Well okay. So here’s my – so from the standpoint of education, I think I often call robotics the canonical engineering discipline. And the reason is it’s A) it’s synthetic. Unlike many engineering disciplines where you analyze things, here the whole goal of robotics is to build things. And it forces you to learn the signs that you need to build these things. So if I were to restructure engineering programs, I would simply have the very first course be a robotics course and from that build engineering science courses that could help students build better robots. So this is sort of a top-down way of doing robotics. But getting off that soapbox, I would tell students that this is a good way to learn a wide variety of techniques that are used in engineering. Well today, robotics doesn’t include biology as much as it could so bioengineering and biomedical engineering is not really a central part of robotics but that’s just a question of time. I mean that will also creep in. Likewise, it may not include chemical engineering or material signs, but I think again it’s a question of time. We’re going to be looking for novel materials. And so it’s really the best way to learn about engineering. So if you’re interested in creating anything in an engineering-type setting, building physical devices, robotics is the discipline to get interested in. I would also say it really has a truly transformational ability here or potential here.
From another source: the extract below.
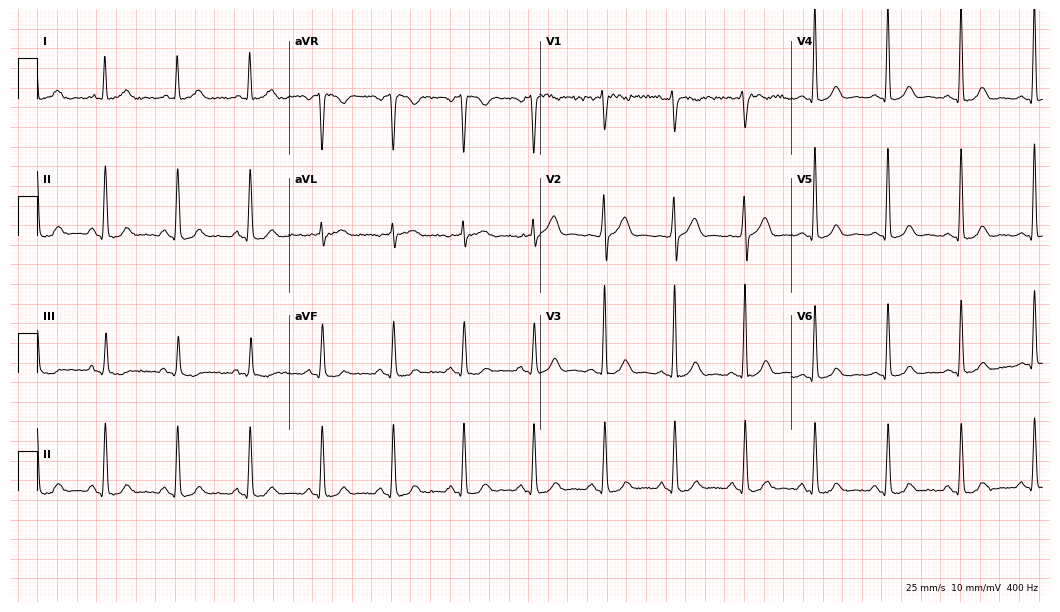
Standard 12-lead ECG recorded from a man, 50 years old (10.2-second recording at 400 Hz). Read as a normal ECG.

So if you look at – so the U.S. is not yet doing this but if you look at, for example, Japan, Korea, Europe, many countries in Europe, in a handful of – if you were to single out a handful of technologies that they’re sort of emphasizing, robotics is one of them. I think we’re a little behind the curve, but I would tell people this is where the action is and this is where you need to be.

Q:

Why do you think the U.S. is behind the curve?

Kumar:

I think we are a lot more careful about adopting new top-down initiatives. I think we’re a lot more free spirited and I think that’s good, that’s why I think we attract the best talent. But if robotics were a social movement then I think everybody would buy into it in a heartbeat. But I just got off my soapbox but when I was on my soapbox I’m preaching to you and you’re not going to accept that, right? You’ve got to believe it. So I think today that kids are believing it. I mean you see – we run the first Lego League competition at Penn and I was the head of all judges. So I’m looking at these third graders, these fourth graders, these fifth graders and they’re trying to explain to me the basics of control as they see it in the robots and you know that we’re connecting with them indirectly. So I think this is really the discipline to be in that sense and so I think it’s a question of time before we buy into it at the level of Washington and below. And the new robotics 2.0 initiative hopefully will reinforce that.

Q:

Thank you.

Kumar:

Did that help?

Q:

Thank you so much. Yes, no, that’s great.